> _What the task requires_: The line with "JR大阪環状線安治川橋梁" marks where to begin; print it and all lines after it in the material below exactly, skipping pictures.

> _Given data_:
[Start of Attachment]

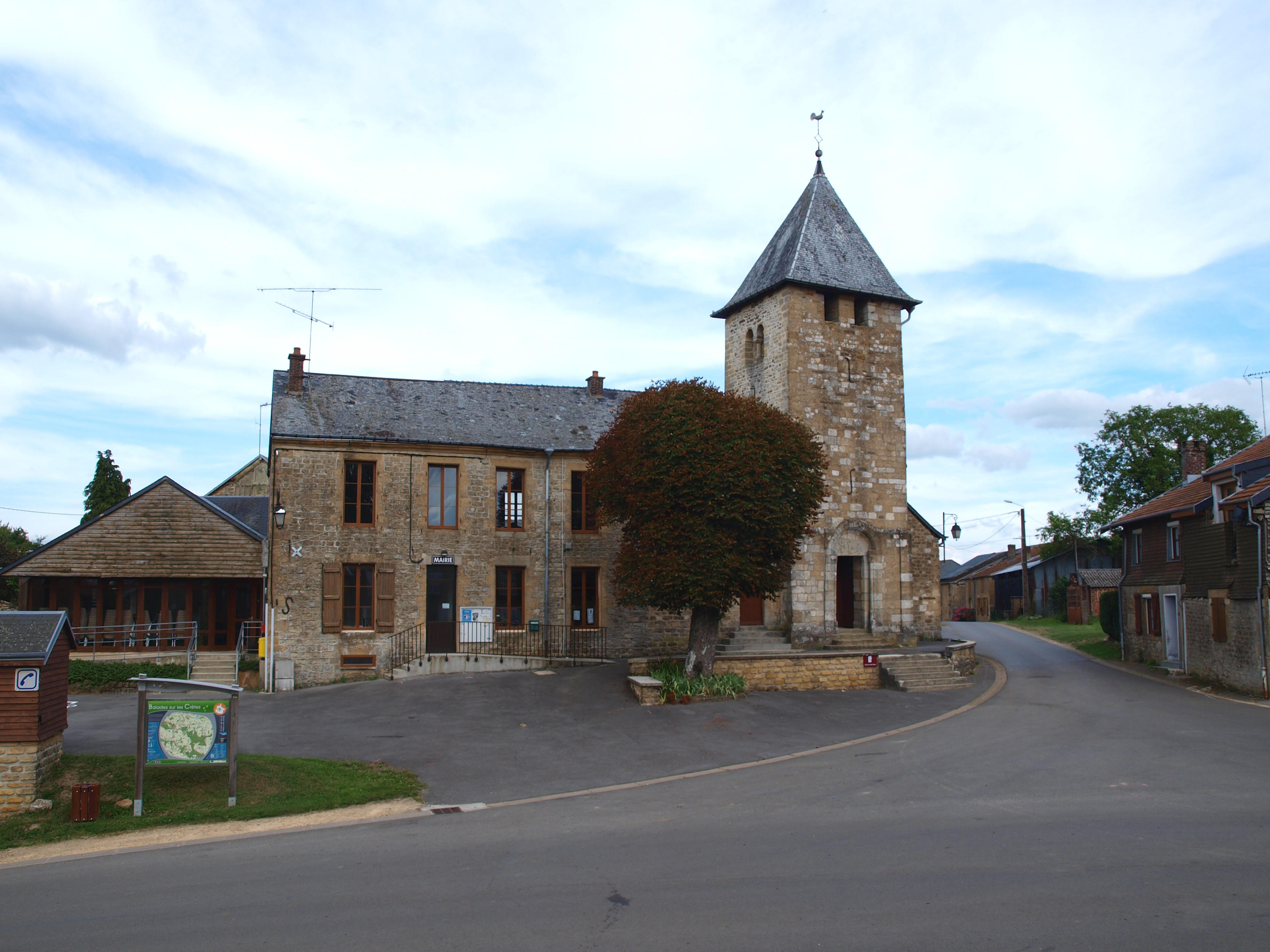 Baâlons (Ardennes, France) ; le groupe mairie + école + église
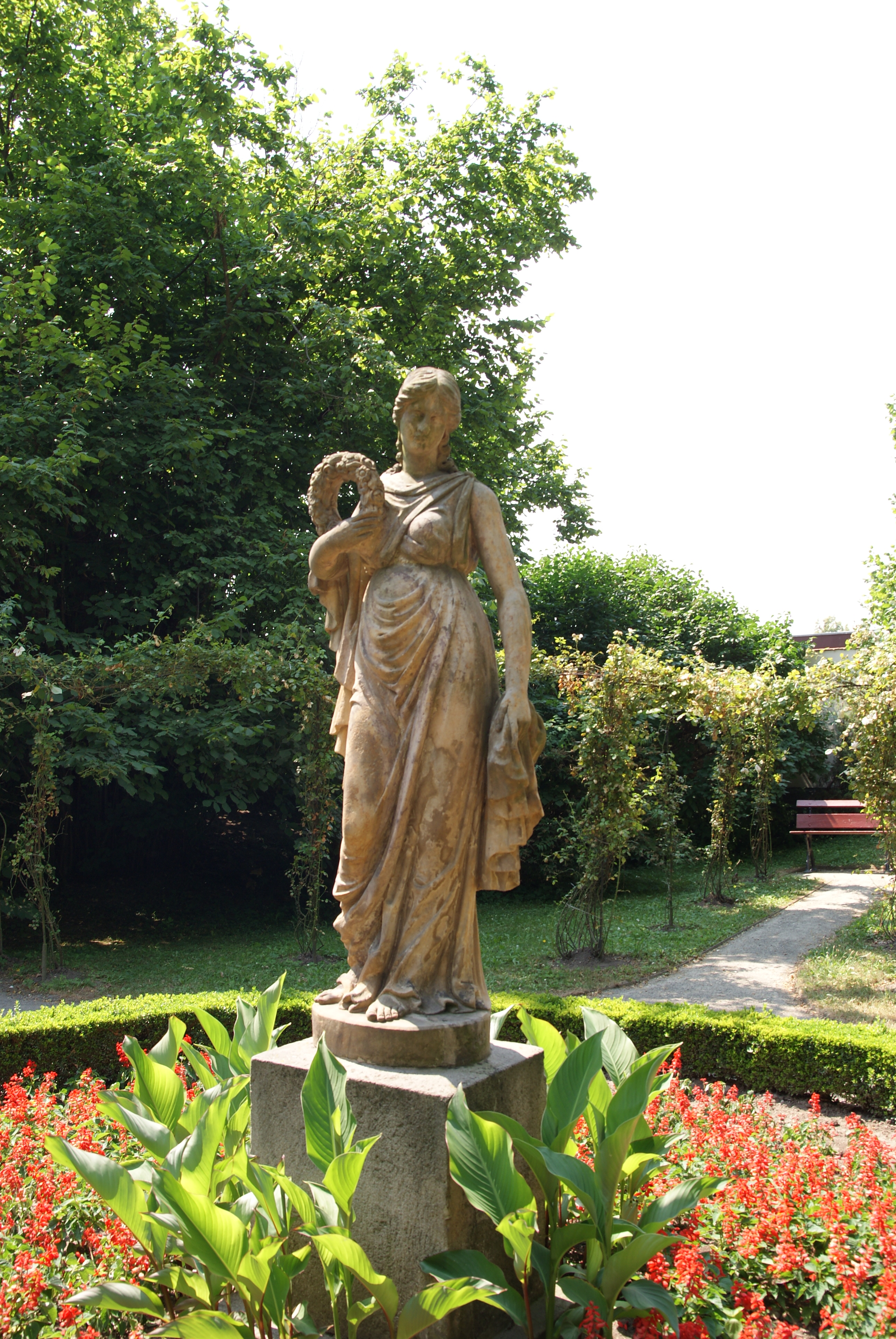 Zámek Kroměříž, nám. Sněmovní, též ZSJ Podzámecká zahrada 1/2, Kroměříž
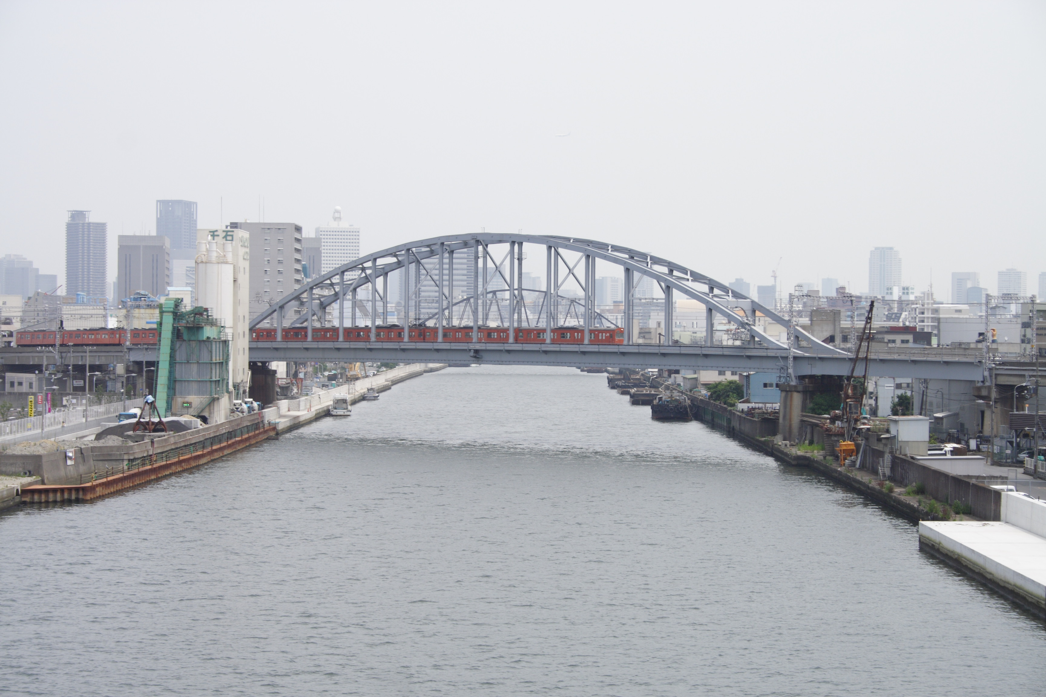 JR大阪環状線安治川橋梁
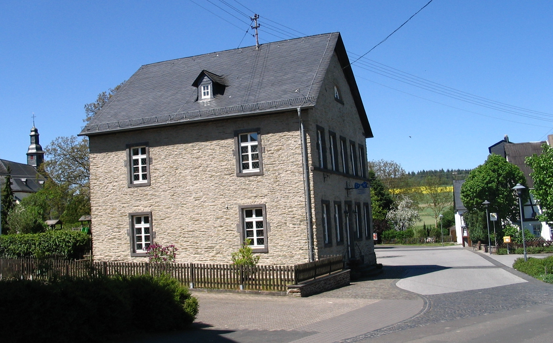 Piesmuseum Dommershausen in the Hunsrück landscape, Germany

[End of Attachment]

> _Written answer_:
 JR大阪環状線安治川橋梁
 Piesmuseum Dommershausen in the Hunsrück landscape, Germany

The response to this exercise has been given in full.